At InstructureCon 2014 I shared some of our thinking behind a couple of new Canvas tools that aim to make face-to-face teaching easier and more effective: Polls (to address conceptual understanding) and MagicMarker (to address skills, attitudes, and more). In the coming months I’ll be talking more about the central hypothesis of “lossiness” that drove the development of these tools for the company, but here I intend to diverge a bit and explore this idea from alternative angles.
The assumptions we began with are…
- Education is based on feedback loops, e.g. between student and teacher
- Feedback loops are “lossy” — lost information can compromise quality
- “Lossiness” is especially prevalent in face-to-face learning environments
- Decreasing lossiness can improve instruction and learning outcomes
The term “lossy” comes from data storage (and, originally, electrical engineering); you may be most familiar with the experience of lossiness in digital media such as JPGs and MP3s: These both sacrifice information for expedience (i.e. less information = smaller file size = faster download times, more albums on your device).
Most people can’t detect quality differences in MP3s over 128kbps, and many JPGs with significant lossiness are “good enough”.
Which raises the question, can education be lossy and still be effective?
Certainly.

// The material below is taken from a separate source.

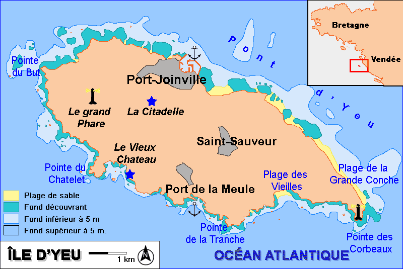 Description : Carte sommaire l'ile d'Yeu Date : 2006 Lieu : Ile d'Yeu, Vendée, France Réalisation : Pline

It has been for a long time, depending on how you want to measure it. But that doesn’t mean we should automatically accept lossiness — even when it seems innate to our current teaching and learning practices? We should not — at least, not without first identifying the value of different information and understanding the impact that it’s loss or presence may have on learning outcomes. A couple of really obvious examples:
- Online learning often sacrifices spoken language, physical presence, and human expressions. How does that impact learning outcomes? For some outcomes the impact will be negligible; in others it will be significant.
- Face-to-face learning often sacrifices full class participation — let alone meaningful tracking of participation — for the sake of time. How does that impact learning outcomes?
And even when you look beyond content and communication we find some assessment methods are lossier than others. Some assessment instruments fail to capture or accurately measure the most important information about learning. The goal of educative assessment and formative feedback is essentially to stop wasting the valuable information gathered through assessment by providing to learners in a way that informs and encourages improvement of understanding and ability.
As educational data mining is showing us, sometimes just analyzing learner behavior reveals insights into the process of learning that can improve it. But, so far, most learning analytics have been limited to online LMS environments.
The latter gets us into some tricky territory: If lossless learning is our goal, do we try to capture everything that happens in a classroom? We might be acclimating to this in online environments, but will we ever want video cameras recording and analyzing student expressions, postures, gestures, and vocal tones?
Technology is giving us the power to do so. But it’s not the only way forward. I’m personally more interested in using technology to increase voluntary student participation that expresses real learning. Measurements of these expressions can be logged or measured against to learning outcomes, not behavioral predictors. This is especially hard to do F2F, which is why I’m excited to see whether how the new Canvas tools might help.
I also want to explore other interpretations of lossiness, too, for example how student ownership may be lost inside closed systems of education, and how we might build systems that accommodate both institution’s needs for measurement and learners’ needs for independence and autonomy. Or, following Antoine de Saint-Exupéry’s suggestion, how much of our instructional design can we eliminate and still help all learners succeed?